■ **Collected data**
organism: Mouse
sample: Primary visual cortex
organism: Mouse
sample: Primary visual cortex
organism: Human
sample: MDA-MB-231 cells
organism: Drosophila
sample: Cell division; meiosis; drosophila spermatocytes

...

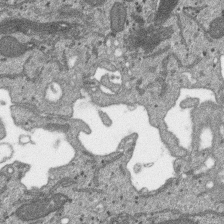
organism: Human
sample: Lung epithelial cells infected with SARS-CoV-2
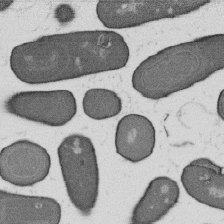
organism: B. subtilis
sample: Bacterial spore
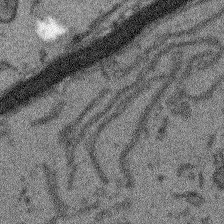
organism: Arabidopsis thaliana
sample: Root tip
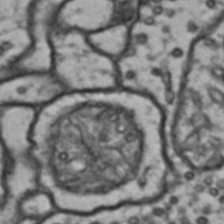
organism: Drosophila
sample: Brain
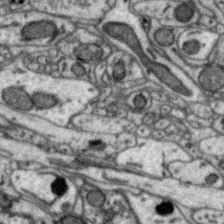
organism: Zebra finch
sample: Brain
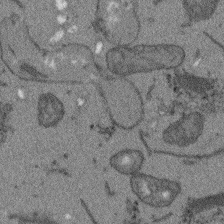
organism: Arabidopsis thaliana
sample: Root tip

■ **TASK DIRECTIONS**
Go through the entries above, and wherever a line holds the word "sample", copy that line.

■ **ANSWER SECTION**
sample: Primary visual cortex
sample: Primary visual cortex
sample: MDA-MB-231 cells
sample: Cell division; meiosis; drosophila spermatocytes
sample: Lung epithelial cells infected with SARS-CoV-2
sample: Bacterial spore
sample: Root tip
sample: Brain
sample: Brain
sample: Root tip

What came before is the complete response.